There’s clearly a very limited set of people here who can speak about French marriage law with detailed knowledge, but then that shouldn’t be necessary. If we are talking about some universal aspect of marriage, we should be able to see it without having to read French or attend French law school.
For civil purposes, marriage establishes a family *before* children come along. In other words, children do not make the family, they are part of the family. You are correct that for many unmarried partners, the extended family considers them ‘real family’ upon the arrival of a child. This is logical given that the mother or father of your grandchild will have a lifelong connection to your grandchild whereas she or he may not have one to your adult child. What’s interesting, though, is that usually such people are considered unmarried parents! If the purpose of marriage is to secure parents for children then why not consider such parents to be married upon the arrival of a child?
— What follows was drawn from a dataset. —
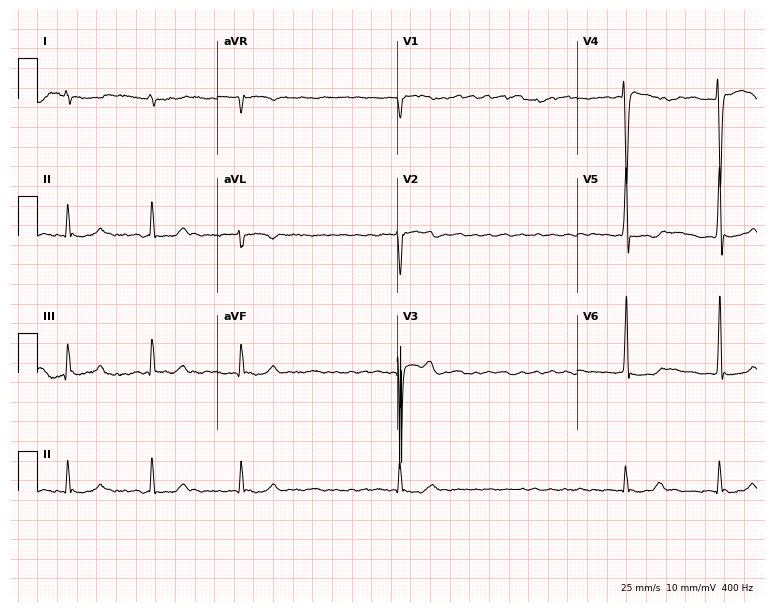
ECG (7.3-second recording at 400 Hz) — a male, 70 years old. Findings include atrial fibrillation.

The argument that marriage is for children and only children fails on the civil level that Michael presented. It also fails on the religious level and sociological level. As Jan likes to pester/remind me, words have meaning. Well if marriage’s primary and nearly only purpose was to create children (and note the people arguing this have also asserted that mutual love, romantic or otherwise, is not a primary purpose of marriage! then why have all the major Christian religions written their age old vows to spoke of what is essentialy the mutual love of the couple while leaving out any mention of children.
On the sociological level it’s pretty clear that people in the ways they typically behave and treat couples expect marriage to signify mutual love and lifelong committment to each other with children being a side benefit. This is clearly evidenced by the uncomfortableness many feel with marriages where the odds of children are great but the state of love is questionable (i.e. the ‘gold digger’ who marries an old rich man) and the support of marriages that are unlikely to produce children but love is more evident (the two 65 yr olds who find themselves in old age).
May 5th, 2011 | 4:29 pm
Of course the mutual commitment of the spouses is necessary to marriage (“Spouses owe each other respect, fidelity, support and assistance” – I do not know of a more beautiful expression of that foundation of married life) Of course “Spouses mutually oblige themselves to a community of living,” who ever doubted it?
These vows express some of the highest ideals of the human spirit.
The question is, is this enough to make a marriage? Or do the five marriage vows, taken together, form a package, expressing what the legislature, the organ of the General Will, understands and means by marriage?
That is what the debate about SSM is all about.
May 5th, 2011 | 10:05 pm
I do not know of a more beautiful expression of that foundation of married life
Actually the vows you cited sound legalistic and barren to me. The more traditional Christian vows (and they aren’t technically Christian since most non-Christians would find them perfectly acceptable) are warmer and much more human to my ears. Granted maybe this is a problem in translation, but then again maybe French is such a beautiful language that everything sounds nice in it.